I was startled awake, my heart pounding in my chest to the rhythm of the pounding on my front door that changed my life ten years ago. But this time it was just a dream. Or it would be, except that it still seemed very real. The ceiling fan whirled above my head, creating a light breeze as I lay quietly, trying to steady both my heartbeat and a head full of memories.
“Oh Jack,” I sighed out loud, to no one. “I miss you so much.” After a few minutes, I closed my eyes and pulled the lightweight summer quilt up to my shoulders. Because the hour was so early, I tried to drift off to sleep again, but I knew it would never happen. Instead, I watched the clock hands move ever so slowly.
Two hours later, it was only seven o’clock, but at least the sun was beginning to peek through the white wooden slats of my bedroom shutters on this mid- March day. I stretched out in bed, looking around the room. My recently painted pale pink walls were in sharp contrast to the crisp white of the shutters and the trim surrounding the windows.
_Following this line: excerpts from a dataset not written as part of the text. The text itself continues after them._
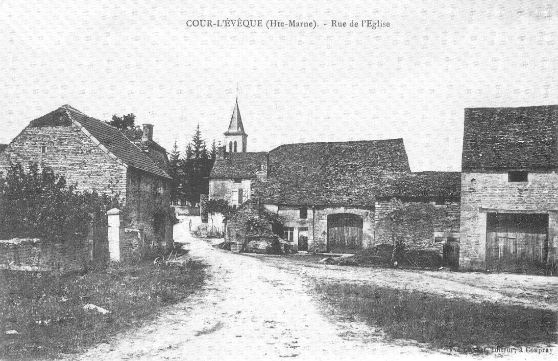 Carte postale ancienne Rue de l'Église à Cour-l'Évêque, Haute-Marne, France
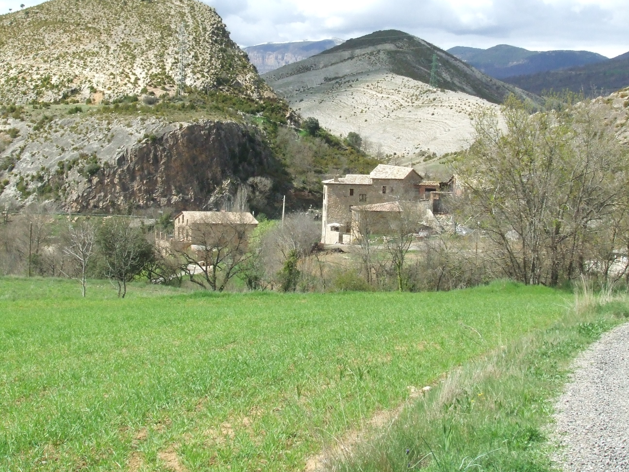 El Pont d'Orrit (Sapeira, Tremp, Pallars Jussà)
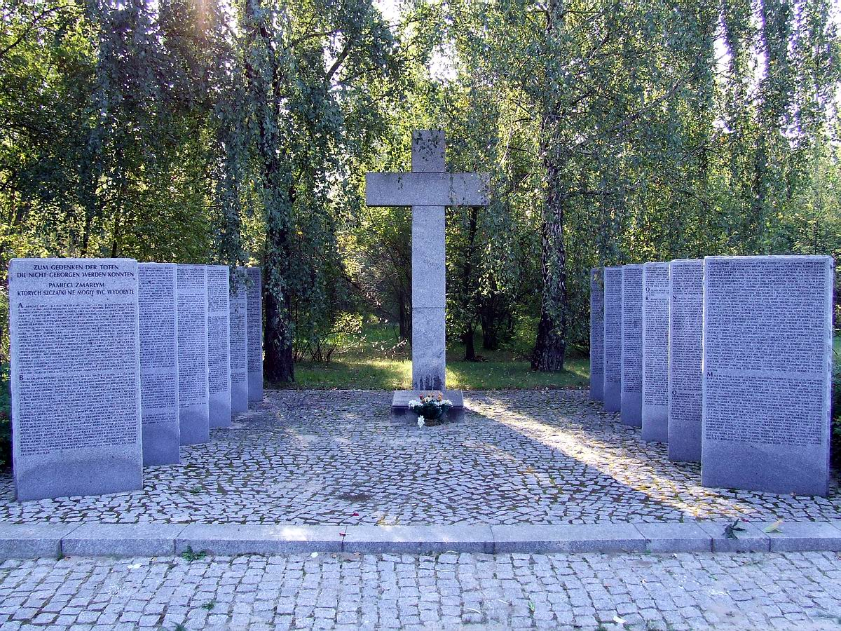 Kwatera żołnierzy niemieckich z lat 1939-1945 na Wólce
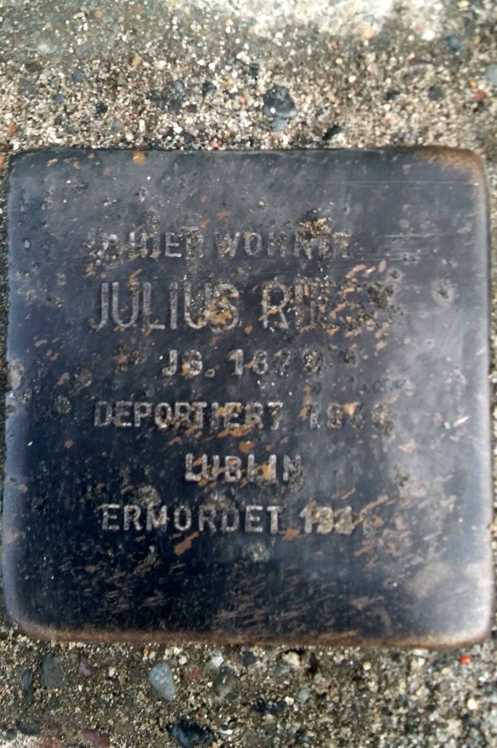 Stralsund, Tribseer Damm 54, Stolperstein Julius Riess
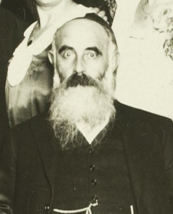 Groepsfoto ter gelegenheid van het 90-jarig bestaan van de synagoge. Op de voorste rij in het midden rabbijn Simon Philip de Vries, naast hem zijn vrouw.
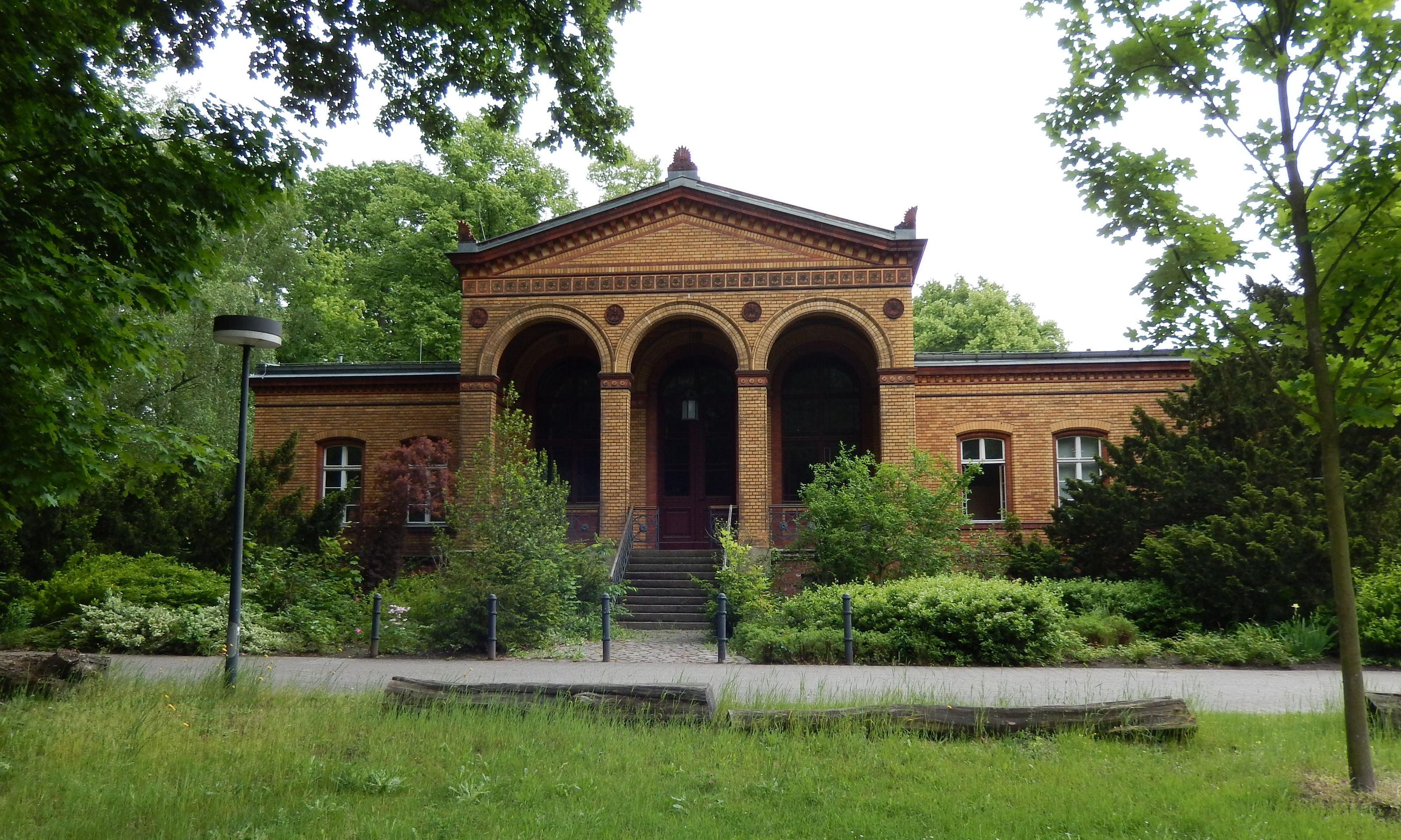 Nordseite der ehemaligen Leichenhalle der Karl-Bonhoeffer-Nervenklinik, vormals Karl-Bonhoeffer-Heilstätten, Wittenauer Heilstätten bzw. Irrenanstalt Dalldorf
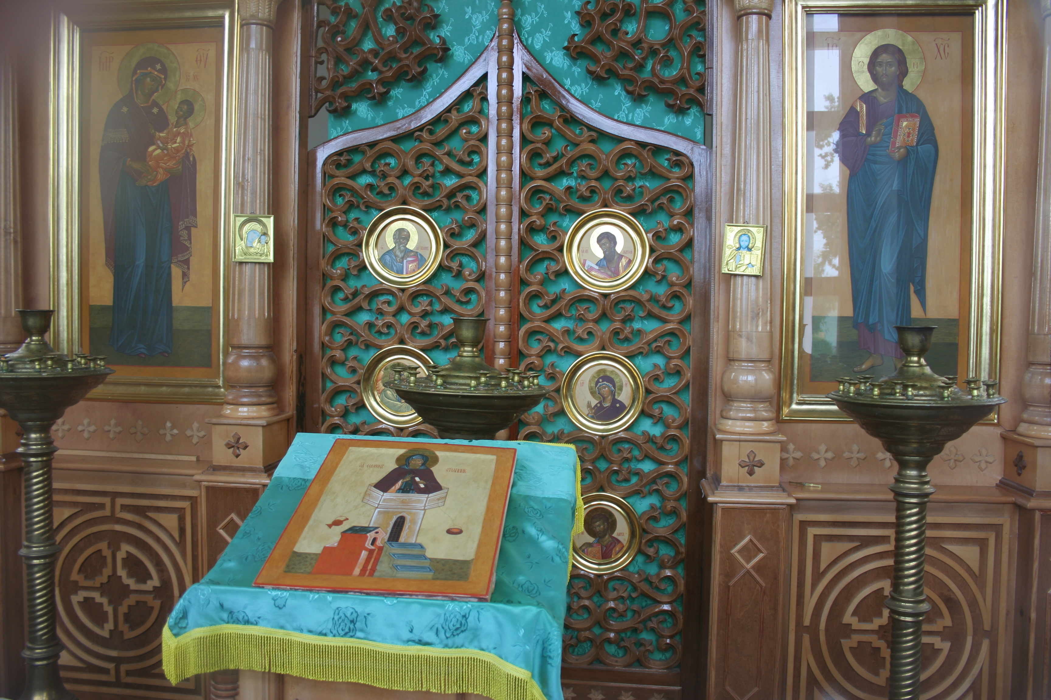 Kaplica św. Symeona Słupnika w Orli.

The vintage walnut sleigh bed was a wedding gift that Jack and I had bought each other fifteen years ago. The soft quilt, a wedding ring pattern, had probably been crafted more than a hundred years before our wedding. It was impossible to know its age exactly, but to me it was priceless, both for the symbol of a happy wedding and the memories it inspired of my early married days. A rare find when I was just starting my collections and my plans for an interior design shop to be named Marigold’s. Even though by then I had been made a recent widow, the thought of the wedding ring pattern still gave me comfort.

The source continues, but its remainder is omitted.